Well, removing from vector wouldn't be efficient for sure. Removing from set, or unordered set would be more effective (use iterators instead of indexes).

Yet the problem will still remain O(n^2), because you have two nested whiles running n*m times.

--EDIT--

I believe I understand the question now :) First let's calculate the complexity of your code above. Your worst case would be the case that max range in all battles is 1 (two nights for each battle) and the battles are not ordered with respect to the position. Which means you have m battles (in this case m = n-1 ~= O(n))

• The first while loop runs n times
• For runs for once every time which makes it n*1 = n in total
• The second while loop runs once every time which makes it n again.
  • Deleting from vector means n-1 shifts that makes it O(n).

Thus with the complexity of the vector total complexity is O(n^2)
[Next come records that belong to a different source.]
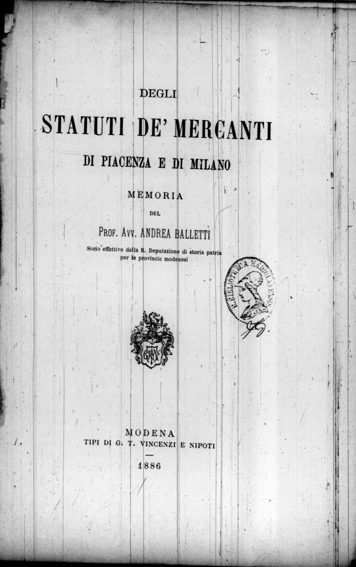 Frontespizio
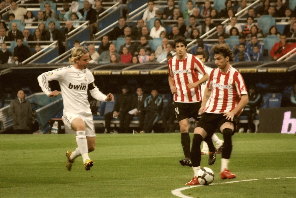 Guti
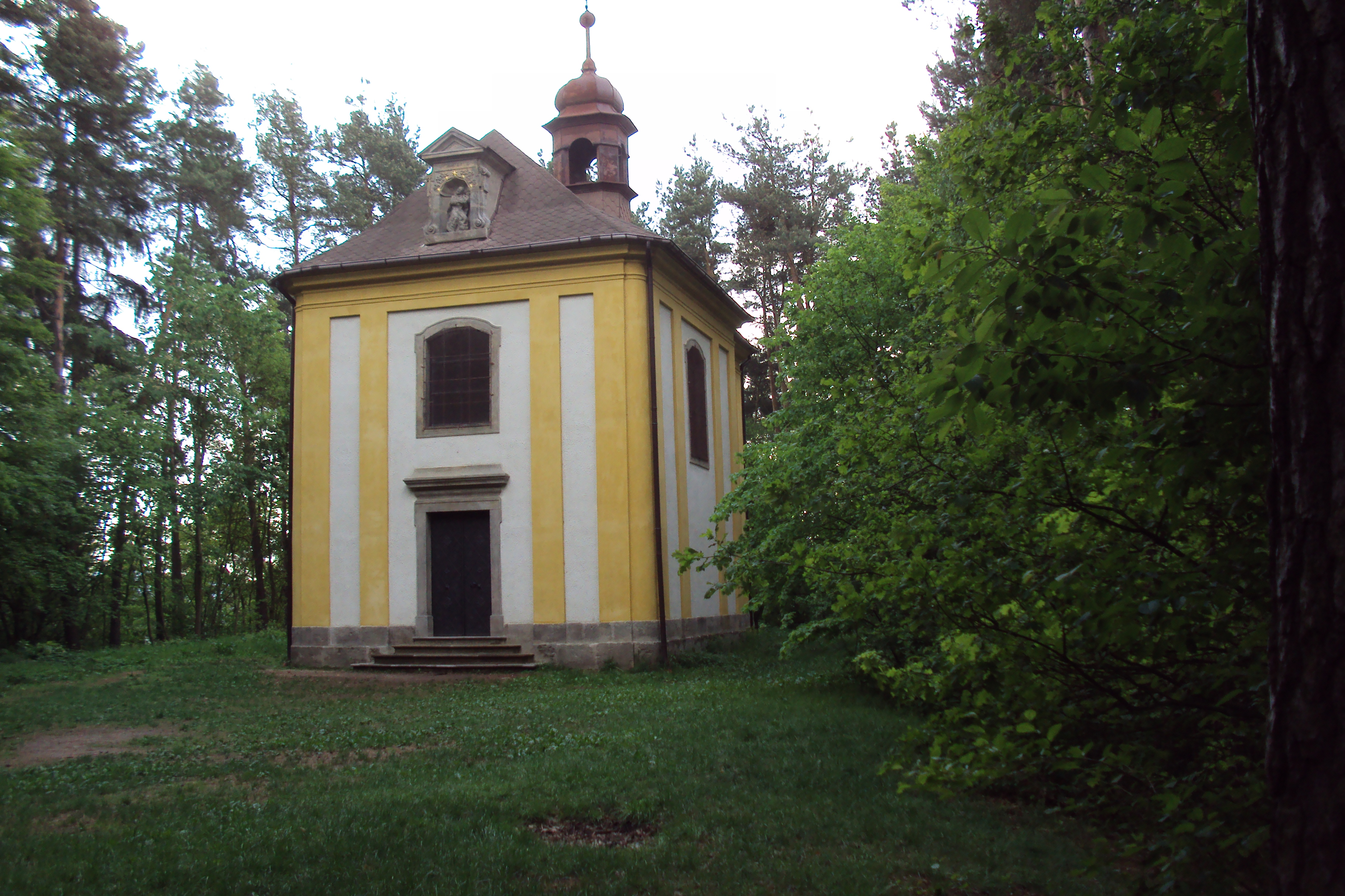 Kaple nad Stráží pod Ralskem u zámku
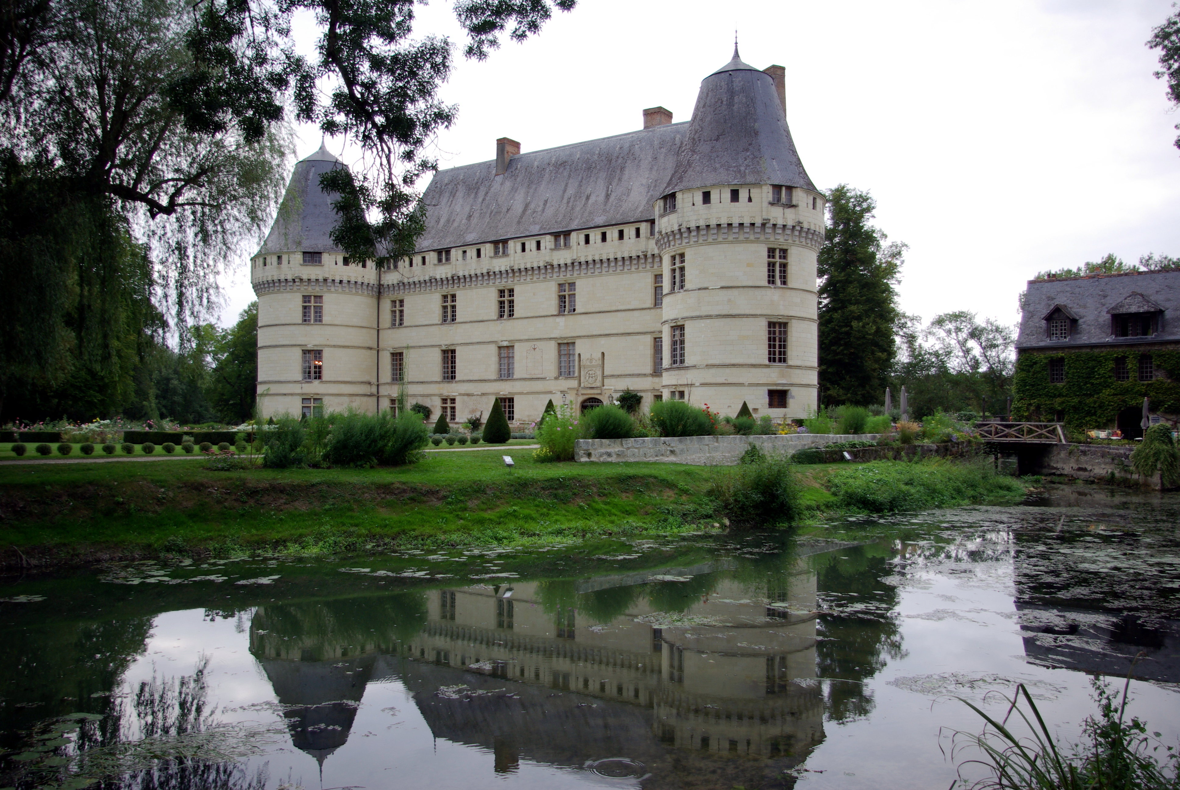 Château de l'Islette et son reflet dans un bras de l'Indre - Azay-le-Rideau .
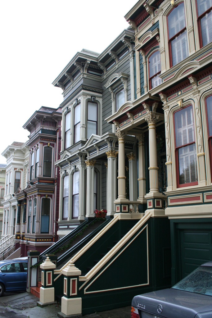 San Francisco, USA

First of all, you don't really need the inner for loop. Take the first knight as the max in range, compare the rest in the range one-by-one and remove the defeated ones.

Now, i believe it can be done in O(nlogn) with using std::map. The key to the map is the position and the value is the level of the knight.

Before proceeding, finding and removing an element in map is logarithmic, iterating is constant.

Finally, your code should look like:

while(m--) // n times
    strongest = map.find(first_position); // find is log(n) --> n*log(n)

    for (opponent = next of strongest; // this will run 1 times, since every range is 1
         opponent in range;
         opponent = next opponent) // iterating is constant
       // removing from map is log(n) --> n * 1 * log(n)
       if strongest < opponent
           remove strongest, opponent is the new strongest
       else
           remove opponent, (be careful to remove it after iterating to next)

Ok, now the upper bound would be O(2*nlogn) = O(nlogn). If the ranges increases, that makes the run time of upper loop decrease but increases the number of remove operations. I'm sure the upper bound won't change, let's make it a homework for you to calculate :)

Answer 2

A solution with a treap is pretty straightforward.

For each query, you need to split the treap by implicit key to obtain the subtree that corresponds to the [l, r] range (it takes O(log n) time). After that, you can iterate over the subtree and find the knight with the maximum strength. After that, you just need to merge the [0, l) and [r + 1, end) parts of the treap with the node that corresponds to this knight.

It's clear that all parts of the solution except for the subtree traversal and printing work in O(log n) time per query. However, each operation reinserts only one knight and erase the rest from the range, so the size of the output (and the sum of sizes of subtrees) is linear in n. So the total time complexity is O(n log n).

I don't think you can solve with standard stl containers because there'no standard container that supports getting an iterator by index quickly and removing arbitrary elements.